Je lui insuffle de nouveau de l’air. Je nous revois nous embrasser goulument dans les toilettes.
« Je pouvais ressentir la texture de sa langue, le goût de son haleine, un mélange de vodka et de cigarette mentholée, sa queue gonfler sous son jean. »
Un bruit de craquement résonne à travers mon tympan. Une de ses côtes s’est brisée. Je le masse depuis tellement longtemps que mes bras me font mal.
« Je pouvais l’entendre jouir en moi et ressentir sa queue se retirer d’entre mes cuisses. Ce fut là son dernier cri avant de s’endormir. »

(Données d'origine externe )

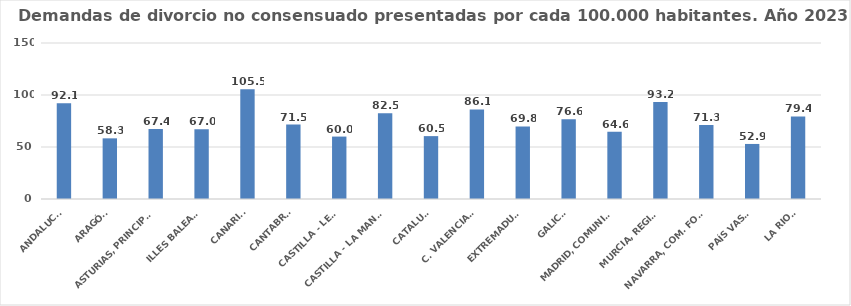
| Category | Series 0 |
|---|---|
| ANDALUCÍA | 92.074 |
| ARAGÓN | 58.325 |
| ASTURIAS, PRINCIPADO | 67.355 |
| ILLES BALEARS | 67.041 |
| CANARIAS | 105.517 |
| CANTABRIA | 71.534 |
| CASTILLA - LEÓN | 60.019 |
| CASTILLA - LA MANCHA | 82.523 |
| CATALUÑA | 60.463 |
| C. VALENCIANA | 86.121 |
| EXTREMADURA | 69.809 |
| GALICIA | 76.601 |
| MADRID, COMUNIDAD | 64.565 |
| MURCIA, REGIÓN | 93.193 |
| NAVARRA, COM. FORAL | 71.259 |
| PAÍS VASCO | 52.93 |
| LA RIOJA | 79.438 |
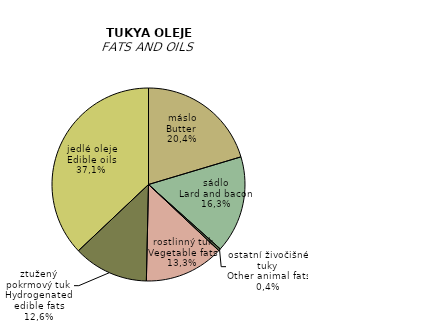
| Category | 2015 |
|---|---|
| máslo  | 5.5 |
| sádlo | 4.39 |
| ostatní živočišné tuky | 0.1 |
| rostlinný tuk | 3.6 |
| ztužený pokrmový tuk | 3.4 |
| jedlé oleje | 10 |
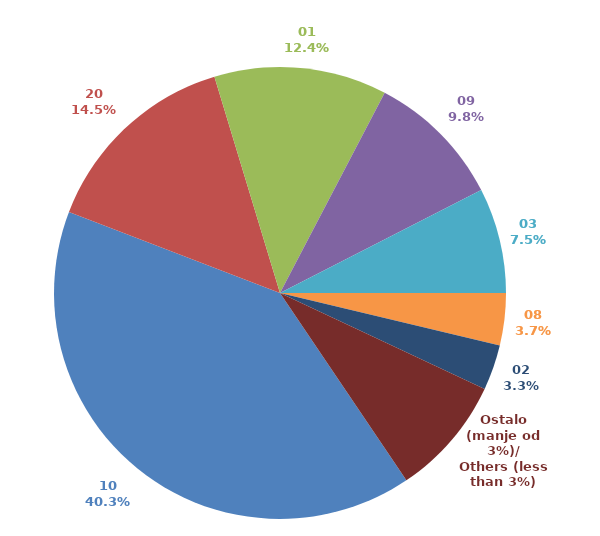
| Category | Series 0 |
|---|---|
| 10 | 0.403 |
| 20 | 0.145 |
| 01 | 0.124 |
| 09 | 0.098 |
| 03 | 0.075 |
| 08 | 0.037 |
| 02 | 0.032 |
| Ostalo (manje od 3%)/
Others (less than 3%) | 0.086 |
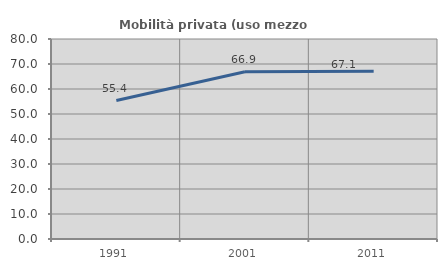
| Category | Mobilità privata (uso mezzo privato) |
|---|---|
| 1991.0 | 55.393 |
| 2001.0 | 66.899 |
| 2011.0 | 67.057 |
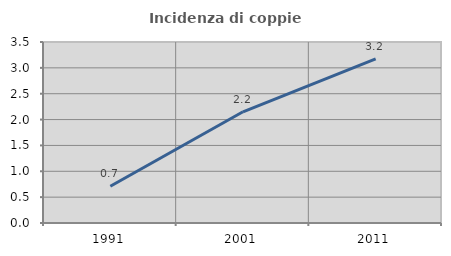
| Category | Incidenza di coppie miste |
|---|---|
| 1991.0 | 0.71 |
| 2001.0 | 2.15 |
| 2011.0 | 3.174 |
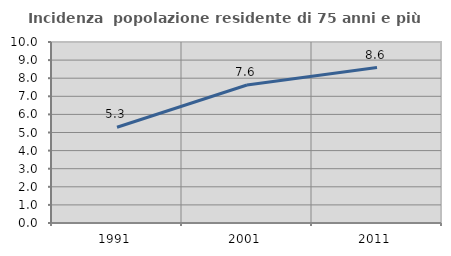
| Category | Incidenza  popolazione residente di 75 anni e più |
|---|---|
| 1991.0 | 5.291 |
| 2001.0 | 7.626 |
| 2011.0 | 8.589 |
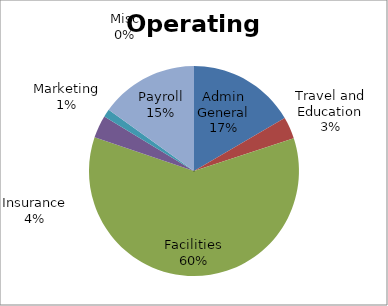
| Category | Series 0 |
|---|---|
| Admin General | 1727.41 |
| Travel and Education | 350 |
| Facilities | 6270.51 |
| Insurance | 364.25 |
| Marketing | 125.62 |
| Misc | 0 |
| Payroll | 1571.31 |
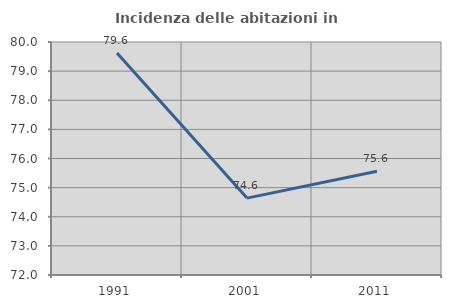
| Category | Incidenza delle abitazioni in proprietà  |
|---|---|
| 1991.0 | 79.619 |
| 2001.0 | 74.641 |
| 2011.0 | 75.563 |
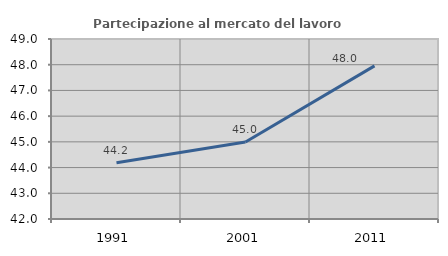
| Category | Partecipazione al mercato del lavoro  femminile |
|---|---|
| 1991.0 | 44.184 |
| 2001.0 | 44.995 |
| 2011.0 | 47.955 |
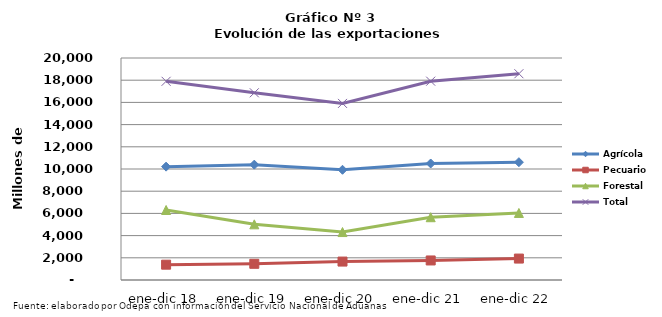
| Category | Agrícola | Pecuario | Forestal | Total |
|---|---|---|---|---|
| ene-dic 18 | 10212418 | 1380778 | 6307561 | 17900757 |
| ene-dic 19 | 10391585 | 1458553 | 5015413 | 16865551 |
| ene-dic 20 | 9929878 | 1660483 | 4319256 | 15909617 |
| ene-dic 21 | 10496670 | 1759688 | 5655304 | 17911662 |
| ene-dic 22 | 10612671 | 1931207 | 6039570 | 18583448 |
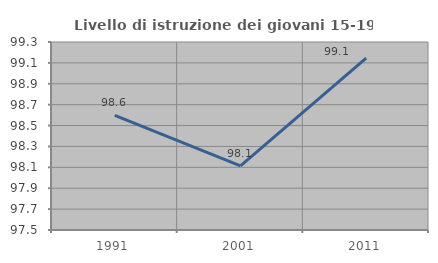
| Category | Livello di istruzione dei giovani 15-19 anni |
|---|---|
| 1991.0 | 98.598 |
| 2001.0 | 98.113 |
| 2011.0 | 99.145 |
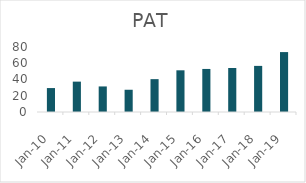
| Category | PAT |
|---|---|
| 2010-03-31 | 29.46 |
| 2011-03-31 | 37.38 |
| 2012-03-31 | 31.46 |
| 2013-03-31 | 27.38 |
| 2014-03-31 | 40.44 |
| 2015-03-31 | 51.32 |
| 2016-03-31 | 52.99 |
| 2017-03-31 | 54.17 |
| 2018-03-31 | 56.75 |
| 2019-03-31 | 73.74 |
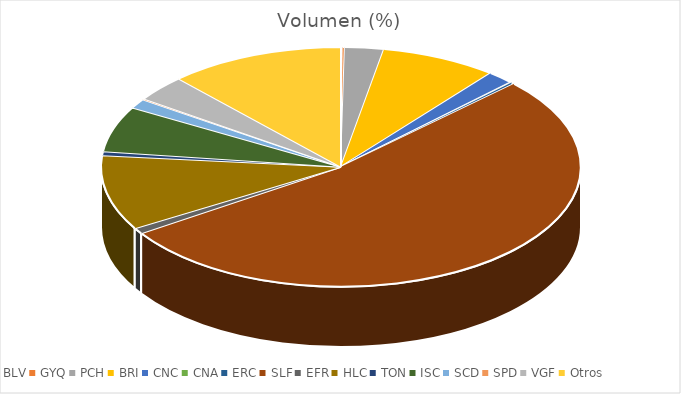
| Category | Volumen |
|---|---|
| BLV | 4850 |
| GYQ | 6674.02 |
| PCH | 119214.01 |
| BRI | 356000 |
| CNC | 81918.55 |
| CNA | 2460 |
| ERC | 11090 |
| SLF | 2398430.66 |
| EFR | 36090.6 |
| HLC | 457748.28 |
| TON | 24938.2 |
| ISC | 278907 |
| SCD | 58326.38 |
| SPD | 6050 |
| VGF | 160199 |
| Otros | 536893.55 |
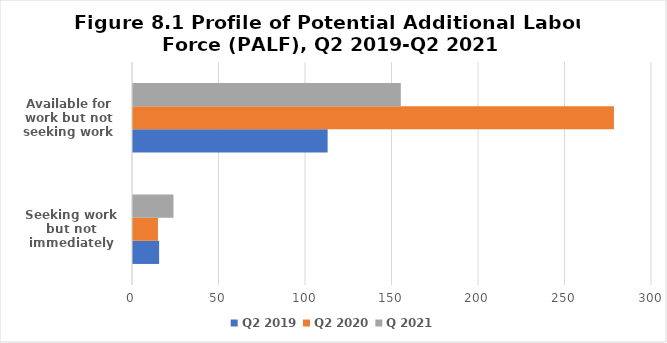
| Category | Q2 2019 | Q2 2020 | Q 2021 |
|---|---|---|---|
| Seeking work but not immediately available  | 15.1 | 14.4 | 23.4 |
| Available for work but not seeking work | 112.5 | 278 | 154.8 |
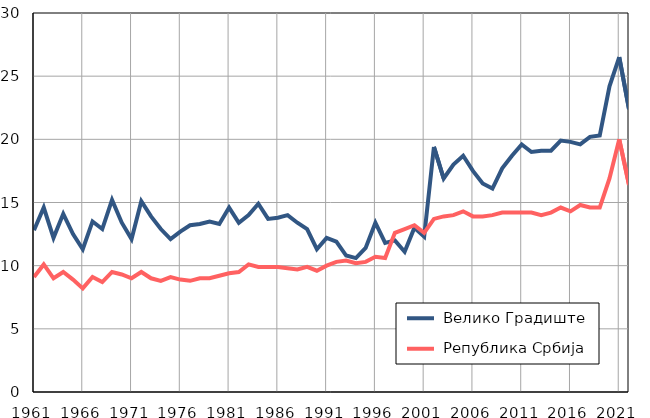
| Category |  Велико Градиште |  Република Србија |
|---|---|---|
| 1961.0 | 12.8 | 9.1 |
| 1962.0 | 14.6 | 10.1 |
| 1963.0 | 12.2 | 9 |
| 1964.0 | 14.1 | 9.5 |
| 1965.0 | 12.5 | 8.9 |
| 1966.0 | 11.3 | 8.2 |
| 1967.0 | 13.5 | 9.1 |
| 1968.0 | 12.9 | 8.7 |
| 1969.0 | 15.2 | 9.5 |
| 1970.0 | 13.4 | 9.3 |
| 1971.0 | 12.1 | 9 |
| 1972.0 | 15.1 | 9.5 |
| 1973.0 | 13.9 | 9 |
| 1974.0 | 12.9 | 8.8 |
| 1975.0 | 12.1 | 9.1 |
| 1976.0 | 12.7 | 8.9 |
| 1977.0 | 13.2 | 8.8 |
| 1978.0 | 13.3 | 9 |
| 1979.0 | 13.5 | 9 |
| 1980.0 | 13.3 | 9.2 |
| 1981.0 | 14.6 | 9.4 |
| 1982.0 | 13.4 | 9.5 |
| 1983.0 | 14 | 10.1 |
| 1984.0 | 14.9 | 9.9 |
| 1985.0 | 13.7 | 9.9 |
| 1986.0 | 13.8 | 9.9 |
| 1987.0 | 14 | 9.8 |
| 1988.0 | 13.4 | 9.7 |
| 1989.0 | 12.9 | 9.9 |
| 1990.0 | 11.3 | 9.6 |
| 1991.0 | 12.2 | 10 |
| 1992.0 | 11.9 | 10.3 |
| 1993.0 | 10.8 | 10.4 |
| 1994.0 | 10.6 | 10.2 |
| 1995.0 | 11.4 | 10.3 |
| 1996.0 | 13.4 | 10.7 |
| 1997.0 | 11.8 | 10.6 |
| 1998.0 | 12 | 12.6 |
| 1999.0 | 11.1 | 12.9 |
| 2000.0 | 13 | 13.2 |
| 2001.0 | 12.3 | 12.6 |
| 2002.0 | 19.4 | 13.7 |
| 2003.0 | 16.9 | 13.9 |
| 2004.0 | 18 | 14 |
| 2005.0 | 18.7 | 14.3 |
| 2006.0 | 17.5 | 13.9 |
| 2007.0 | 16.5 | 13.9 |
| 2008.0 | 16.1 | 14 |
| 2009.0 | 17.7 | 14.2 |
| 2010.0 | 18.7 | 14.2 |
| 2011.0 | 19.6 | 14.2 |
| 2012.0 | 19 | 14.2 |
| 2013.0 | 19.1 | 14 |
| 2014.0 | 19.1 | 14.2 |
| 2015.0 | 19.9 | 14.6 |
| 2016.0 | 19.8 | 14.3 |
| 2017.0 | 19.6 | 14.8 |
| 2018.0 | 20.2 | 14.6 |
| 2019.0 | 20.3 | 14.6 |
| 2020.0 | 24.2 | 16.9 |
| 2021.0 | 26.5 | 20 |
| 2022.0 | 22.4 | 16.4 |

Je pars à la recherche de mon téléphone que je ne trouve pas au milieu de tout ce bordel. Je me maudis d’être aussi désordonné. Il va vraiment falloir que je me décide un jour à faire du rangement, aussi bien dans cet appartement que dans ma vie. Je trouve finalement mon iPhone dont la batterie est entièrement déchargée.
- Sérieux ?
J’ai l’impression d’être dans une pub pour l’un de ces smartphones vantant les mérites de sa charge en batterie face à son concurrent trop souvent critiqué. Une fois le téléphone branché mes yeux se fixent sur cet écran noir où s’affiche une batterie contenant un trait rouge. J’attends, encore et encore, jusqu’à ce que je me sente mal. Je cours à travers l’appartement pour me ruer dans la salle de bain. Je n’atteins pas les toilettes que je crache un puissant jet de vomi sur le sol. Ma gerbe est tellement acide qu’elle pourrait faire fondre le carrelage. Pas le temps de nettoyer tout ce merdier. J’essuie d’un revers de main le reste de gerbe que j’ai au coin des lèvres et retourne vers mon téléphone qui s’est rallumé. Je passe un coup de fil au service médical d’urgence et j’attends. J’observe ce mec dont le nom ne me revient pas et je me demande ce qui aurait pu le tuer. Je ne suis plus ce plan cul de la veille mais cet infirmier de vingt-six ans face à un patient décédé.